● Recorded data

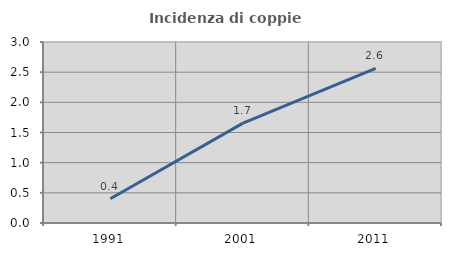
| Category | Incidenza di coppie miste |
|---|---|
| 1991.0 | 0.402 |
| 2001.0 | 1.655 |
| 2011.0 | 2.564 |

● WHAT THIS TASK INVOLVES
Without any of its images, the data above should be returned exactly.

● RESPONSE TO THIS TASK
| Category | Incidenza di coppie miste |
|---|---|
| 1991.0 | 0.402 |
| 2001.0 | 1.655 |
| 2011.0 | 2.564 |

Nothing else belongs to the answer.